Nachrichten Januar 2011


GEDENKEN: Supermarktvater Albert Heijn verstorben

Amsterdam. AKS/TR/VK. 14. Januar 2010.

Albert Heijn, der von 1962 bis 1989 Vorsitzender des wohl bekanntesten Supermarktunternehmens der Niederlande war und als Vater des niederländischen Supermarkts bezeichnet wird, ist gestern im Alter von 83 Jahren verstorben. Dies bestätigte heute ein Sprecher des Ahold-Konzerns, dem größten Handels- und Lebensmittelkonzerns der Niederlande, in dessen Besitz sich die Supermarktkette Albert Heijn befindet. Unter der Führung des 1927 in Zaandam geborenen Albert Heijn entwickelte sich der Supermarkt zu einem der erfolgreichsten Unternehmen weltweit.

Begonnen hatte der Erfolg der Supermarktkette schon unter der Leitung von Heijns gleichnamigem Großvater, der das Unternehmen 1887 gründete. War der Laden zunächst ein kleines Familienunternehmen gewesen, expandierte das Unternehmen in den folgenden Jahrzehnten enorm. Die Leitung der damals schon 215 Läden übernahm Albert Heijn jr. zusammen mit seinem Bruder Gerrit-Jan im Jahr 1962. Albert Heijn, der in seiner Jugend schwer an Kinderlähmung gelitten hatte, entpuppte sich als wahres Führungsgenie. Er galt als charismatischer Leiter mit einer warmen Ausstrahlung, der stolz auf seine Herkunft und seinen Beruf als Lebensmittelhändler war; Kunden und Mitarbeiter standen bei ihm immer an erster Stelle. Heijn trug als Vorsitzender des Vorstands nicht nur zum Erfolg des Unternehmens bei, sondern revolutionierte das Prinzip des Einkaufens. Er gehörte zu den Mitentwicklern des Barcodes und machte die Selbstbedienung in Supermärkten – die zu damaliger Zeit als revolutionär galt und zahlreichen anderen Betrieben und Unternehmen als neues innovatives Einkaufsmodel diente – salonfähig.

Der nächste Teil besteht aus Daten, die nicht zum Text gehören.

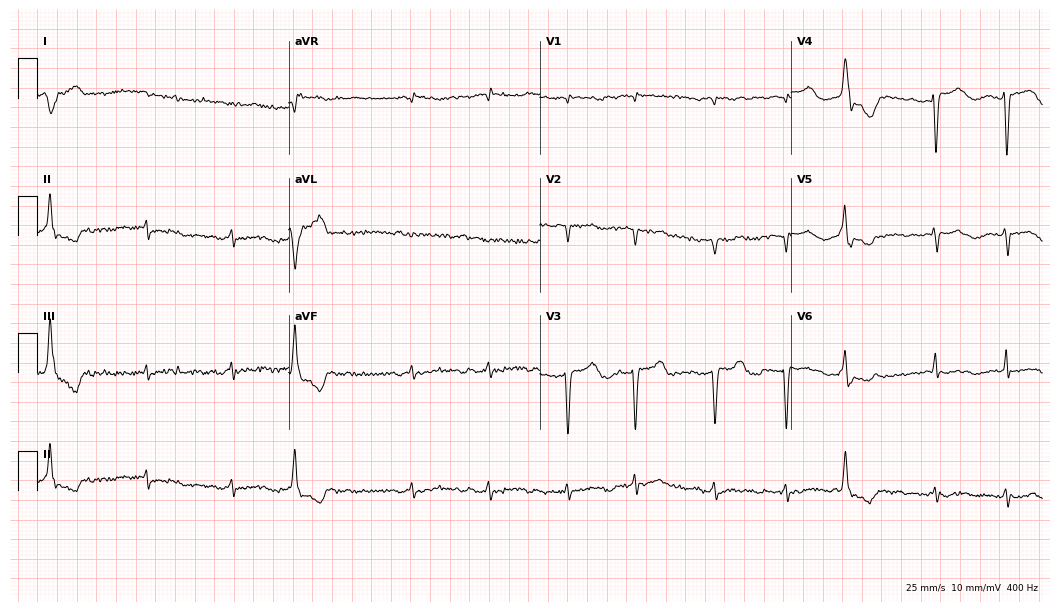
Electrocardiogram (10.2-second recording at 400 Hz), a 76-year-old woman. Interpretation includes atrial fibrillation.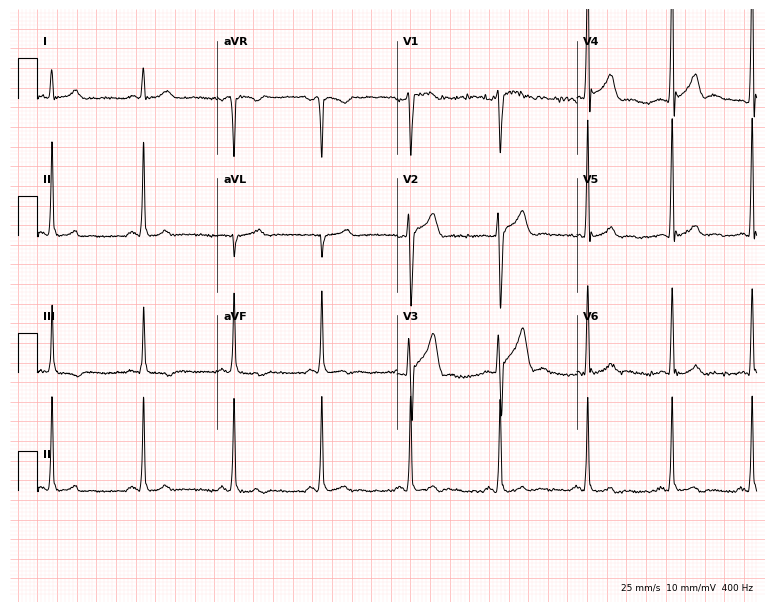
Resting 12-lead electrocardiogram (7.3-second recording at 400 Hz). Patient: a man, 32 years old. None of these six findings is recorded: first-degree AV block, right bundle branch block, left bundle branch block, sinus bradycardia, atrial fibrillation, sinus tachycardia. Findings outside these six are not listed.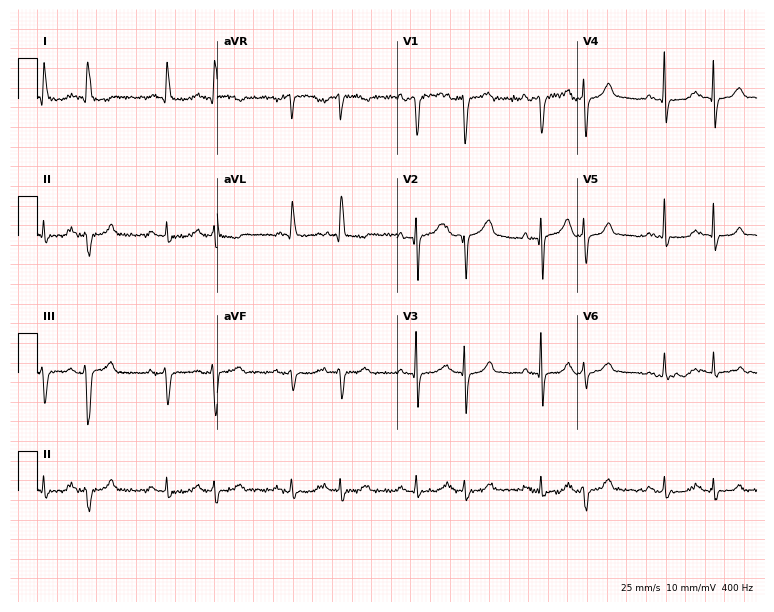
Resting 12-lead electrocardiogram. Patient: an 83-year-old male. None of these six findings is recorded: first-degree AV block, right bundle branch block, left bundle branch block, sinus bradycardia, atrial fibrillation, sinus tachycardia.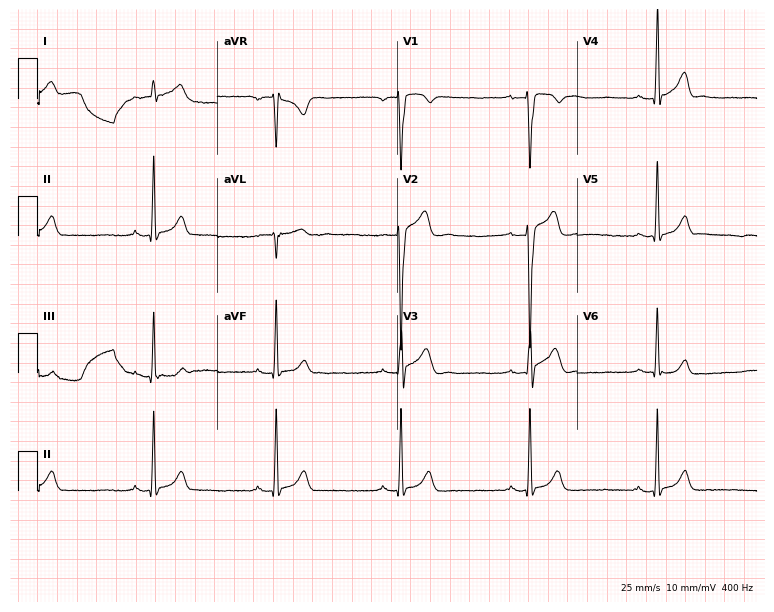
12-lead ECG from a 21-year-old man. Shows sinus bradycardia (a sinus rate of 50 beats per minute or less).

Getrübt wurde die Erfolgsgeschichte des Familienunternehmens jedoch durch die Entführung von Albert Heijns Bruder Gerrit-Jan im Jahr 1987. Obwohl die Familie die Bedingungen des Geiselnehmers erfüllte, wurde 1989 die Ermordung seines Bruders bekanntgegeben. Albert Heijn trat noch im selben Jahr, am 1. September 1989, von seinem Posten als Vorstandsvorsitzender zurück.

In den darauffolgenden Jahren litt Heijn zunehmend an den Folgen seiner langjährigen Erkrankung. Das Post-Polio-Syndrom ist eine Folgeerscheinung der Kinderlähmung und tritt mehrere Jahrzehnte nach der Infektion auf. Müdigkeit, Gelenkschmerzen, Atembeschwerden und teilweises Muskelversagen machten ihm zu schaffen. Heijn verstarb im Schlaf am Donnerstag in seinem Haus in Pudleston Court in seiner Wahlheimat England. Schon vor zehn Jahren hatte er jedoch festgelegt, was auf seinem Grabstein geschrieben stehen sollte. In Anlehnung an den englischen Ausdruck „We´re getting there“ (dt. „Wir schaffen das“) soll auf seinem Grabstein stehen: „I got there“ (dt. „Ich habe es geschafft“).